- [Data section]:
══════

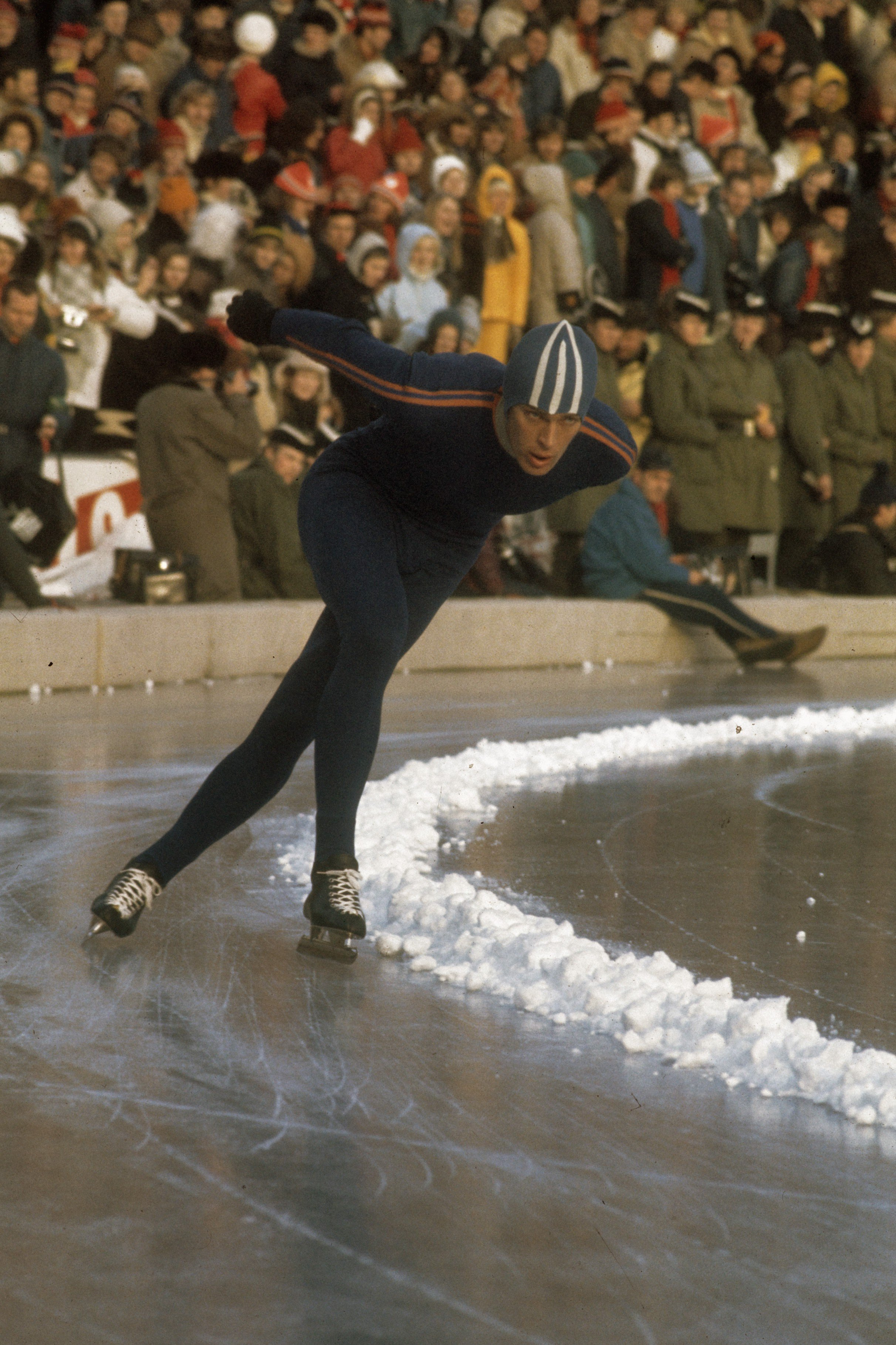 Collectie / Archief : Fotocollectie Anefo Reportage / Serie : [ onbekend ] Beschrijving : Wereldkampioenschappen schaatsen mannen allround in Oslo. Ard Schenk in actie Datum : 20 februari 1972 Locatie : Noorwegen, Oslo Trefwoorden : schaatsen, schaatsers, sport Persoonsnaam : Schenk, Ard Fotograaf : Verhoeff, Bert / Anefo Auteursrechthebbende : Nationaal Archief Materiaalsoort : Dia (kleur) Nummer archiefinventaris : bekijk toegang 2.24.01.06 Bestanddeelnummer : 254-9161
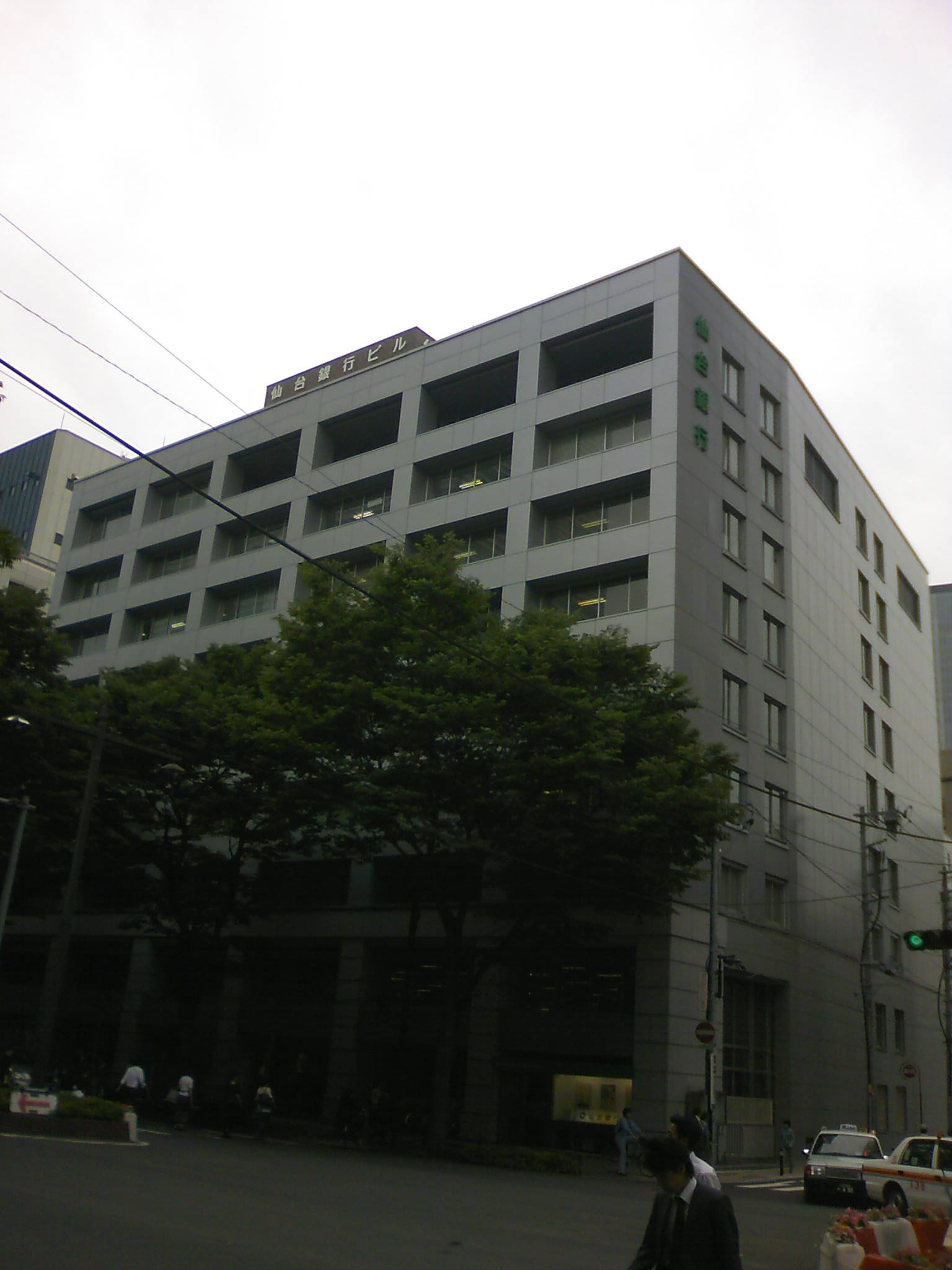 仙台銀行本店ビル
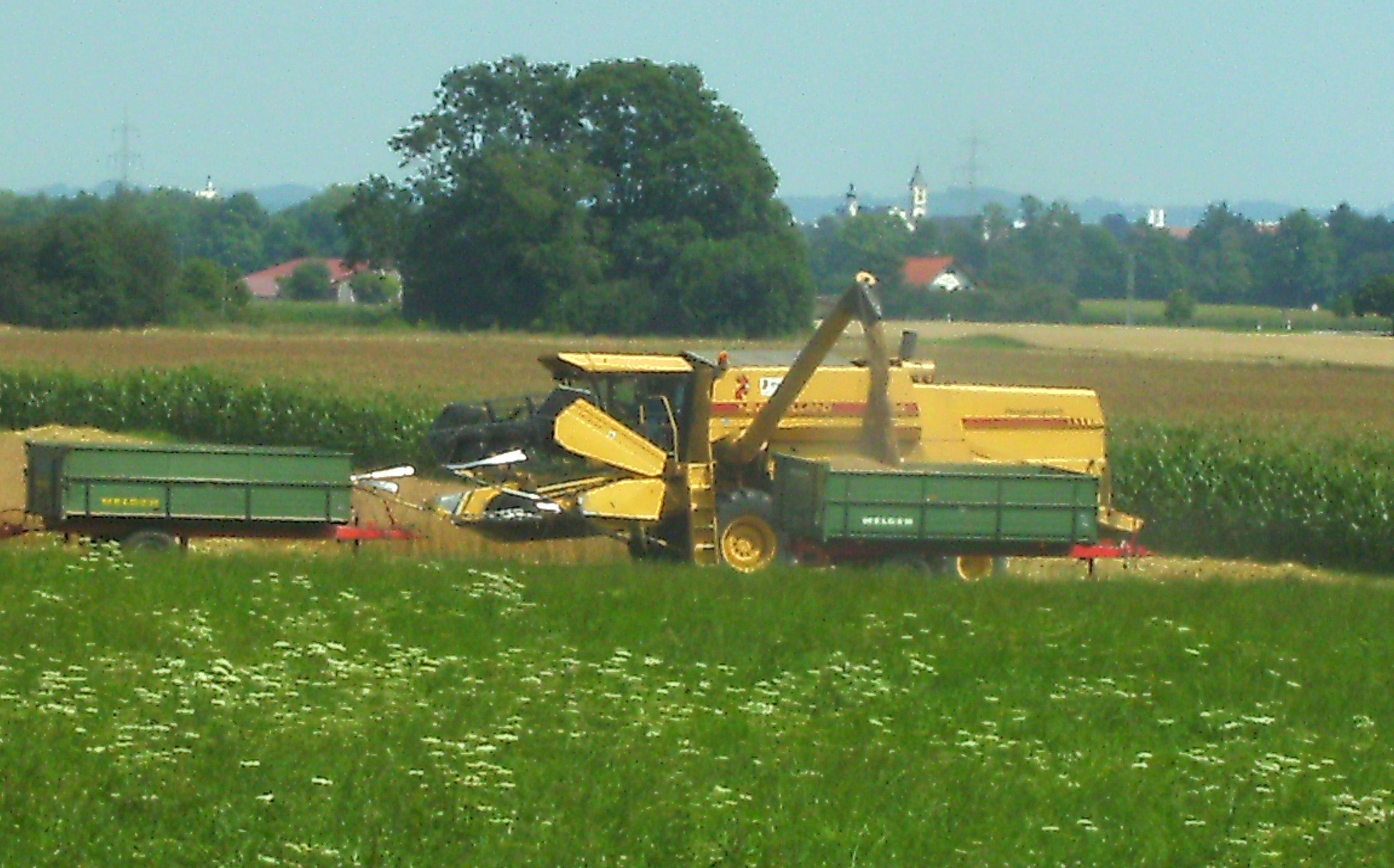 Getreideernte
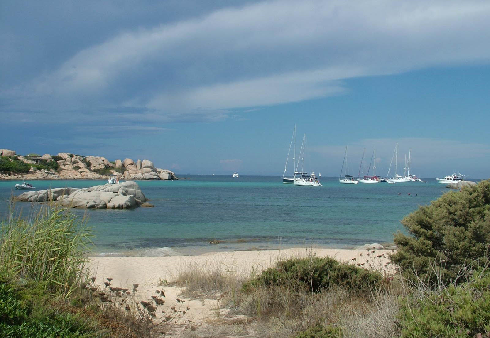 Île Cavallo

══════

- [Assignment]: Since the pictures are not wanted, repeat only the rest of the material, exactly as given.

- [Written response]:
 Collectie / Archief : Fotocollectie Anefo Reportage / Serie : [ onbekend ] Beschrijving : Wereldkampioenschappen schaatsen mannen allround in Oslo. Ard Schenk in actie Datum : 20 februari 1972 Locatie : Noorwegen, Oslo Trefwoorden : schaatsen, schaatsers, sport Persoonsnaam : Schenk, Ard Fotograaf : Verhoeff, Bert / Anefo Auteursrechthebbende : Nationaal Archief Materiaalsoort : Dia (kleur) Nummer archiefinventaris : bekijk toegang 2.24.01.06 Bestanddeelnummer : 254-9161
 仙台銀行本店ビル
 Getreideernte
 Île Cavallo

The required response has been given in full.